--- SUPPLIED RECORDS Enclosed Below ---

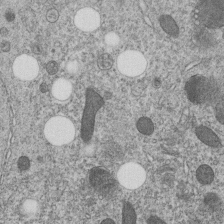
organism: C. elegans
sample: C. elegans embryo early stage
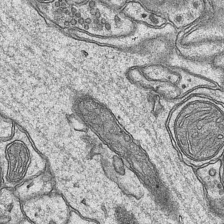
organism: Mouse
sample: CA1 Hippocampus
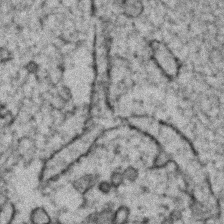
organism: Zebrafish
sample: Zebrafish embryo
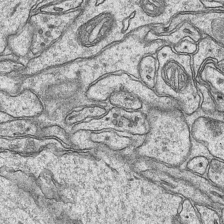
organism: Mouse
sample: CA1 Hippocampus
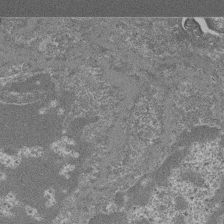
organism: Mouse
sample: Glomerulus
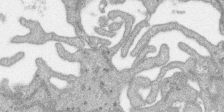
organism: Human
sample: Lung epithelial cells infected with SARS-CoV-2
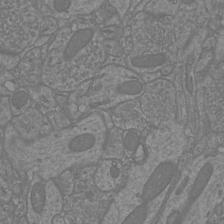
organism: Mouse
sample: Cortical neurons
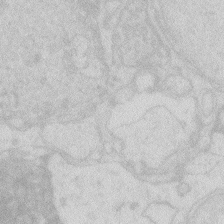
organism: Zebrafish
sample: Macrophage
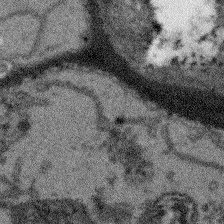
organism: Arabidopsis thaliana
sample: Root tip
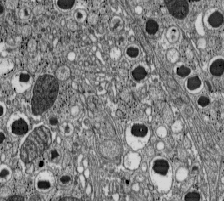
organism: C57BL Mouse
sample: Pancreatic islet
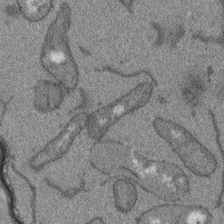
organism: Arabidopsis thaliana
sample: Root tip
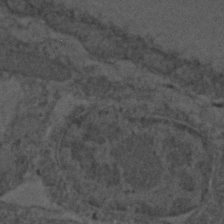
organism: C. elegans
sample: C. elegans embryo
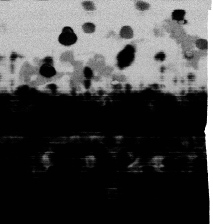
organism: Human
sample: HIV infected U937 cells
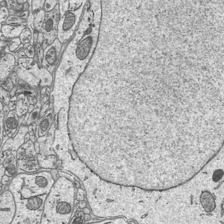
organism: Mouse
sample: Suprachiasmatic nucleus
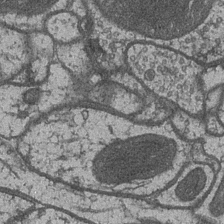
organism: Drosophila
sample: Optic medulla
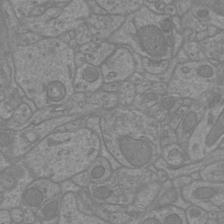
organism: Mouse
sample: Cortical neurons
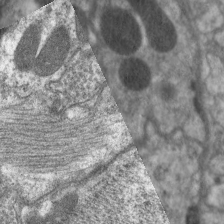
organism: C. elegans
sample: Pharynx
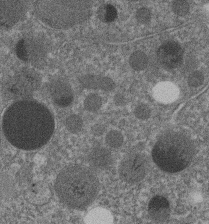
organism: C. elegans
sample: C. elegans embryo early stage
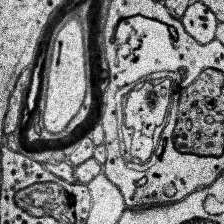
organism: Human
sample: Temporal Lobe
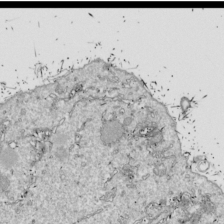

--- End of Enclosed SUPPLIED RECORDS ---

Beginning at the line containing "sample: Suprachiasmatic nucleus", restate every line through the end of the material above exactly; omit the pictures.

sample: Suprachiasmatic nucleus
organism: Drosophila
sample: Optic medulla
organism: Mouse
sample: Cortical neurons
organism: C. elegans
sample: Pharynx
organism: C. elegans
sample: C. elegans embryo early stage
organism: Human
sample: Temporal Lobe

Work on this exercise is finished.